The tendency for aggression was not detected until later; the family noticed he would “switch” to a “hunting mode” while he was taken for walks outside his home, showing aggression to cats and other dogs. Immediately, the family made all the necessary steps to train the dog, to socialise him and to change his behaviour. All was OK, until few days ago when the dog escaped while the owners were not at home. No surprise there: due to their well-built athletic physique, Pit Bulls are some of the best fence-climbers in the dog world and are well-known to be superb escape artists.

So, what happened here? Is there something really wrong with Pit Bulls? On one hand, there is a huge number of cases where Pit Bulls make great family pets, and are gentle giants with kids and other animals. Likewise, there are just too many examples of Pit Bulls attacking and killing, causing severe injuries to humans and other animals. Let’s turn to the history of the breed.

According to the available literature: “Pit bulls were bred in England and were brought to America by the settlers. These dogs were bred to fight other dogs and animals, combining the strength of the English Bulldog with the gameness (fearless nature) of a terrier. Even in the early days (1800s), aggressiveness toward humans was an undesirable trait for these dogs, as human handlers often had to be in the fighting ring with them.

“Pit Bulls were often used in bear baiting, a bloody sport in which bears were publicly tortured for the ‘entertainment’ of onlookers. After bear baiting was outlawed in England, the sport of ratting became popular. A pit was filled with rats and dogs competed to see who could kill all of them in the shortest time. Some believe that this is where the pit in Pit Bull comes from. In the old days, Pit Bulls found many uses on farms, from hunting, to protection, to helping with livestock. Pit Bulls were popular mascots in early 20th century America, appearing often on army recruitment posters and other advertisements. Pit Bulls were considered to be so trustworthy with children that they were known as nursemaids or nanny dogs.”

Despite their reputation, Pit Bulls are not considered great guard dogs by the experts. They are too trusting of humans, and may greet an intruder as a new friend. The claim that Pit Bulls have special “locking jaws” is also not true, they are just really strong.

So, as a result of their breeding specifications, Pit Bulls have a tendency to be aggressive towards other dogs – even if they act like perfect angels around humans. Experts recommend lots of socialisation with other dogs when they are still puppies, but due to their strength, they should only be handled by the experts of the breed. Another important point to keep in mind: Pit Bulls do not always growl or display aggressive body language before attacking. They are also more likely than other breeds to attack a dog that has rolled over in submission. In other words, a lot of normal canine behaviours that are intended to avoid deadly conflicts between members of the species have been bred out of them, making them unpredictable to those even experienced dog handlers, who are unfamiliar with the breed.

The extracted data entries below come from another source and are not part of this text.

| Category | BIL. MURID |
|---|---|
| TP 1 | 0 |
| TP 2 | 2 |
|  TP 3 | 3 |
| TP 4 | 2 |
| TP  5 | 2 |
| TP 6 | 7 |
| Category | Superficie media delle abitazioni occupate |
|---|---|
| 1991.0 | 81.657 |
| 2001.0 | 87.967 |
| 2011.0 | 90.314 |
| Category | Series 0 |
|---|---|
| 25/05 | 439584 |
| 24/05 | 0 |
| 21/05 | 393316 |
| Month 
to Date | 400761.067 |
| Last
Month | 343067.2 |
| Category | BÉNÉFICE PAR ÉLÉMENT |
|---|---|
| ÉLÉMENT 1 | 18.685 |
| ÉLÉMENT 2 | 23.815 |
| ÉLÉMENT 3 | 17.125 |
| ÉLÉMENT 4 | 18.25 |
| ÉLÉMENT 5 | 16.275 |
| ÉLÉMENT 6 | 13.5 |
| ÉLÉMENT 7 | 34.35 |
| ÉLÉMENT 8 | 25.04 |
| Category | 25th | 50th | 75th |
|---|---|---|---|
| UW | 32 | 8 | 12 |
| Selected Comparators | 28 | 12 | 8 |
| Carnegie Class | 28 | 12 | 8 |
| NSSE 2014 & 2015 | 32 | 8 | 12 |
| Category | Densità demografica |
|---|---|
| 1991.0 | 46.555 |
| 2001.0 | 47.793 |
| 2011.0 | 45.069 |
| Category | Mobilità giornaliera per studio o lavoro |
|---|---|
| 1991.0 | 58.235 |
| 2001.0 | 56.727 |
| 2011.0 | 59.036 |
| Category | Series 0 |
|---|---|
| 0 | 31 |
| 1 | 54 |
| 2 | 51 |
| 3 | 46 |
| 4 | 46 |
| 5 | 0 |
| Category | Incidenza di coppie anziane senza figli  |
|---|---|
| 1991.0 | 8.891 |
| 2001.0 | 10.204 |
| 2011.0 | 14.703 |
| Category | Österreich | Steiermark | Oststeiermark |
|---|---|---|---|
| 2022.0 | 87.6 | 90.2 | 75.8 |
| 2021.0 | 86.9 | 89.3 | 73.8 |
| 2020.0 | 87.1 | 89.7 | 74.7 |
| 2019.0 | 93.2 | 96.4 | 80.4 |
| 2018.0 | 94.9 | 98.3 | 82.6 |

While I know of several people who breed Pit Bulls, almost none have the required expertise, time, patience and concern for the breed. The few that I have personally spoken to in Cambodia are passionate and love these dogs. What they miss is concern for the unsuspecting public that purchase the puppies. In a country where the pet industry is still in its infancy and where public knowledge of canine behaviour is very basic to say the least, unregulated breeding and selling of Pit Bulls is, in my opinion, completely irresponsible and negligent. Before a breed as specific as the Pit Bull can be introduced to families and to society, the knowledge of the breed is not only desirable but also an absolute necessity to prevent public tragedies.

So, let’s put it simply: the fault here is a human one without any doubt. The breed is fantastic and if it’s handled within the strictest protocols and with the strictest owner selection, the dogs will be great companions for human families. The main fault for all tragedies lies with those who “breed to sell”, instead of promoting knowledge and responsible Pit Bull ownership. If quick cash is on the top of your list, the deaths of the breed you are claiming to love will be in your hands.